In my experience these are typical reasons most leaders do not provide consistent, effective, constructive feedback:Difficult Feedback

It’s Easier to Avoid Giving Tough Feedback …

… at least in the short run. Most leaders know that offering tough feedback is difficult. It requires preparation, thoughtfulness and a genuine interest in the person you give this type of feedback to. Many leaders prefer to focus on their daily responsibilities rather than take the time to deliver tough feedback well. Here’s the catch:  You’ll pay a long-term price if you withhold difficult feedback. Deprived of understanding how they can improve, your teammates will keep repeating similar mistakes. In this case, short-term pain is worth the long-term gain.

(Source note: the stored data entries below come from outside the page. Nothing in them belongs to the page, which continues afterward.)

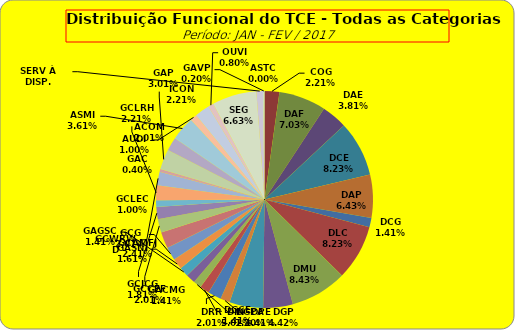
| Category | ASTC |
|---|---|
| ASTC | 0 |
| COG | 11 |
| DAF | 35 |
| DAE | 19 |
| DCE | 41 |
| DAP | 32 |
| DCG | 7 |
| DLC | 41 |
| DMU | 42 |
| DGP | 22 |
| DIN | 25 |
| DPE | 7 |
| DRR | 10 |
| DGCE | 7 |
| DGPA | 6 |
| GACMG | 7 |
| GAGSC | 7 |
| GASNI | 8 |
| GCG | 10 |
| GCAMFJ | 12 |
| GCCFF | 10 |
| GCJCG | 9 |
| GCLEC | 5 |
| GCLRH | 11 |
| GCWRWD | 10 |
| GAC | 2 |
| GAP | 15 |
| ACOM | 10 |
| ASMI | 18 |
| AUDI | 5 |
| ICON | 11 |
| OUVI | 4 |
| SEG | 33 |
| SERV À DISP. | 5 |
| GAVP | 1 |
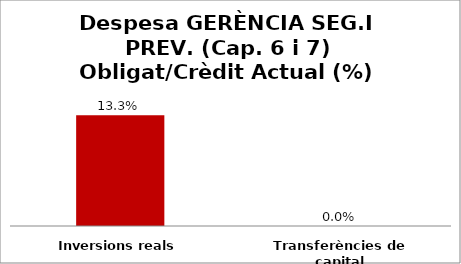
| Category | Series 0 |
|---|---|
| Inversions reals | 0.133 |
| Transferències de capital | 0 |
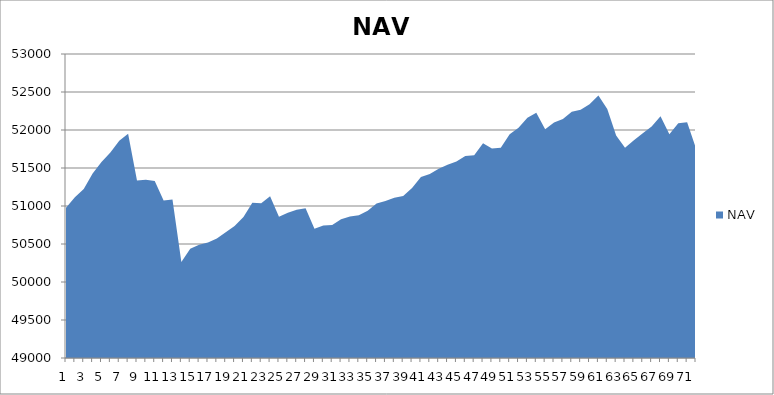
| Category | NAV |
|---|---|
| 0 | 50975.413 |
| 1 | 51115.874 |
| 2 | 51223.542 |
| 3 | 51427.364 |
| 4 | 51580.567 |
| 5 | 51704.692 |
| 6 | 51858.016 |
| 7 | 51951.766 |
| 8 | 51336.067 |
| 9 | 51345.356 |
| 10 | 51328.667 |
| 11 | 51072.985 |
| 12 | 51085.199 |
| 13 | 50261.67 |
| 14 | 50438.394 |
| 15 | 50489.896 |
| 16 | 50518.251 |
| 17 | 50572.468 |
| 18 | 50655.55 |
| 19 | 50737.787 |
| 20 | 50856.035 |
| 21 | 51041.806 |
| 22 | 51034.925 |
| 23 | 51128.589 |
| 24 | 50859.456 |
| 25 | 50911.137 |
| 26 | 50950.007 |
| 27 | 50970.175 |
| 28 | 50701.326 |
| 29 | 50743.495 |
| 30 | 50751.546 |
| 31 | 50826.725 |
| 32 | 50860.533 |
| 33 | 50879.283 |
| 34 | 50936.644 |
| 35 | 51031.381 |
| 36 | 51065.306 |
| 37 | 51109.987 |
| 38 | 51132.251 |
| 39 | 51238.242 |
| 40 | 51380.786 |
| 41 | 51420.042 |
| 42 | 51490.787 |
| 43 | 51541.14 |
| 44 | 51584.924 |
| 45 | 51657.998 |
| 46 | 51667.348 |
| 47 | 51825.763 |
| 48 | 51755.412 |
| 49 | 51767.57 |
| 50 | 51945.15 |
| 51 | 52028.391 |
| 52 | 52160.744 |
| 53 | 52227.009 |
| 54 | 52009.927 |
| 55 | 52099.094 |
| 56 | 52144.26 |
| 57 | 52240.689 |
| 58 | 52266.163 |
| 59 | 52339.405 |
| 60 | 52453.236 |
| 61 | 52275.154 |
| 62 | 51926 |
| 63 | 51766.425 |
| 64 | 51865.11 |
| 65 | 51955.727 |
| 66 | 52045.452 |
| 67 | 52179.744 |
| 68 | 51944.5 |
| 69 | 52088.896 |
| 70 | 52102.813 |
| 71 | 51756.659 |
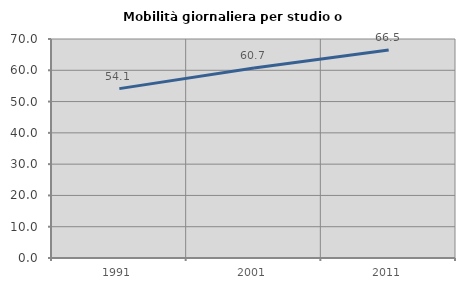
| Category | Mobilità giornaliera per studio o lavoro |
|---|---|
| 1991.0 | 54.135 |
| 2001.0 | 60.705 |
| 2011.0 | 66.5 |
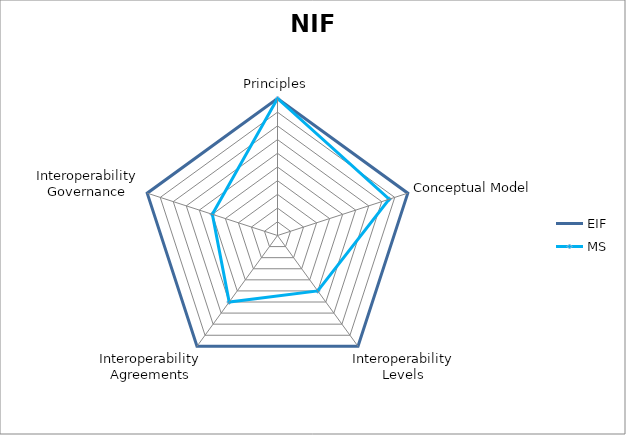
| Category | EIF | MS |
|---|---|---|
| Principles | 1 | 1 |
| Conceptual Model | 1 | 0.857 |
| Interoperability Levels | 1 | 0.5 |
| Interoperability Agreements | 1 | 0.6 |
| Interoperability Governance | 1 | 0.5 |
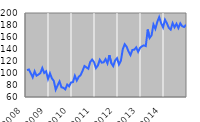
| Category | Series 0 |
|---|---|
| 2008.0 | 104.895 |
| 2.0 | 105.86 |
| 3.0 | 99.463 |
| 4.0 | 92.818 |
| 5.0 | 102.78 |
| 6.0 | 95.513 |
| 7.0 | 97.419 |
| 8.0 | 99.872 |
| 9.0 | 108.363 |
| 10.0 | 100.083 |
| 11.0 | 102.863 |
| 12.0 | 90.07 |
| 2009.0 | 99.513 |
| 2.0 | 91.088 |
| 3.0 | 86.931 |
| 4.0 | 72.252 |
| 5.0 | 79.313 |
| 6.0 | 85.983 |
| 7.0 | 76.231 |
| 8.0 | 75.328 |
| 9.0 | 72.692 |
| 10.0 | 80.716 |
| 11.0 | 77.756 |
| 12.0 | 84.104 |
| 2010.0 | 84.91 |
| 2.0 | 95.381 |
| 3.0 | 87.46 |
| 4.0 | 93.614 |
| 5.0 | 96.485 |
| 6.0 | 103.608 |
| 7.0 | 111.693 |
| 8.0 | 109.43 |
| 9.0 | 107.205 |
| 10.0 | 118.391 |
| 11.0 | 122.33 |
| 12.0 | 118.033 |
| 2011.0 | 108.209 |
| 2.0 | 112.413 |
| 3.0 | 122.056 |
| 4.0 | 117.205 |
| 5.0 | 117.729 |
| 6.0 | 123.098 |
| 7.0 | 115.948 |
| 8.0 | 129.696 |
| 9.0 | 116.398 |
| 10.0 | 111.532 |
| 11.0 | 120.831 |
| 12.0 | 124.75 |
| 2012.0 | 114.21 |
| 2.0 | 120.31 |
| 3.0 | 139.774 |
| 4.0 | 148.02 |
| 5.0 | 143.716 |
| 6.0 | 135.853 |
| 7.0 | 129.889 |
| 8.0 | 138.41 |
| 9.0 | 138.913 |
| 10.0 | 142.744 |
| 11.0 | 135.245 |
| 12.0 | 141.967 |
| 2013.0 | 144.521 |
| 2.0 | 146.042 |
| 3.0 | 144.87 |
| 4.0 | 172.465 |
| 5.0 | 158.473 |
| 6.0 | 162.751 |
| 7.0 | 180.781 |
| 8.0 | 173.607 |
| 9.0 | 185.166 |
| 10.0 | 193.158 |
| 11.0 | 183.138 |
| 12.0 | 176.075 |
| 2014.0 | 188.854 |
| 2.0 | 182.948 |
| 3.0 | 175.321 |
| 4.0 | 172.351 |
| 5.0 | 183.177 |
| 6.0 | 176.158 |
| 7.0 | 182.107 |
| 8.0 | 174.874 |
| 9.0 | 182.754 |
| 10.0 | 178.018 |
| 11.0 | 176.656 |
| 12.0 | 180.447 |
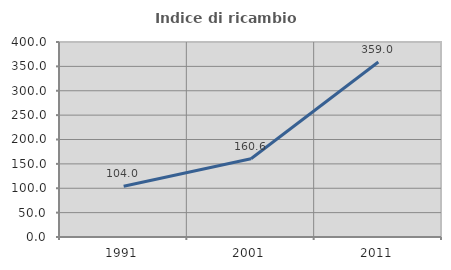
| Category | Indice di ricambio occupazionale  |
|---|---|
| 1991.0 | 103.965 |
| 2001.0 | 160.596 |
| 2011.0 | 359.016 |
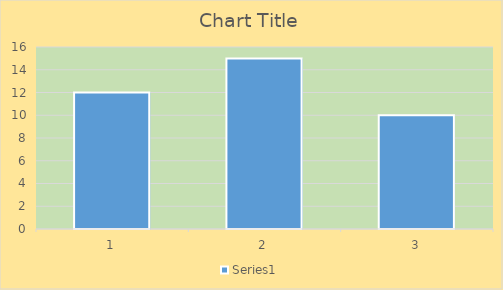
| Category | Series 0 |
|---|---|
| 0 | 12 |
| 1 | 15 |
| 2 | 10 |

Many People React Poorly to Difficult Feedback

Although many individuals say they want constructive feedback, in reality they often react with denial, defensiveness or by being dismissive. It takes a fair amount of self-actualization to be able to handle (at least initially) a tough message with an open mind. Ah, the dreaded human nature. Leaders have to anticipate these reactions and adeptly navigate through them.  This requires patience, maturity and an understanding of the long-term benefit of delivering tough messages with tact.

Often Leaders Lack Training

Most leaders are well intentioned. Many times they don’t deliver constructive feedback because they haven’t received training in how to do this effectively. If you are not confident you have the skills to navigate a difficult conversation, it virtually eliminates your desire to engage in one. This is not a leadership skill you can develop overnight. It requires training, modeling from other leaders and also being on the receiving end of difficult messages that are well delivered. Virtually no leader delivers a truly effective tough message the first few times. This creates a reinforcing cycle of not performing well in these conversations and losing the desire to perfect the skill. No great leader I’ve worked with gives up the first few times they don’t do something well and neither should you.

Most People Desire to be Liked

Many leaders want to be liked by those they lead. Mature leaders understand that not everyone they lead will like them even if they are great leaders. People bring their own histories, feelings and beliefs to work with them. Sometimes, despite a leader’s best efforts to deliver tough feedback carefully, the recipient resents the messenger.  There is no shame in wanting to be liked; who wouldn’t? Yet truly exceptional leaders accept the fact that it will not always be possible. Sometimes it’s more important to be respected than liked.

Leaders Fear They’ll Kill Someone’s Spirit

Finally, some leaders are afraid that if they deliver a tough message it will damage someone’s spirit, self-confidence or drive. Sometimes they’re right, but not when they’re helping high performers who are rightly motivated. Strong performers with self-confidence (but not arrogance) understand the journey towards being great. No accomplished leader I have ever worked with has run away from a major setback in their career. Adversity is impossible to avoid throughout your career.  The true test is how you handle it.

Yes, it’s true that delivering tough messages is not for the faint of heart. But with the right intentions, when you deliver difficult feedback you will find your own style and ultimately master this key leadership skill. The long term gain is truly worth the short term pain!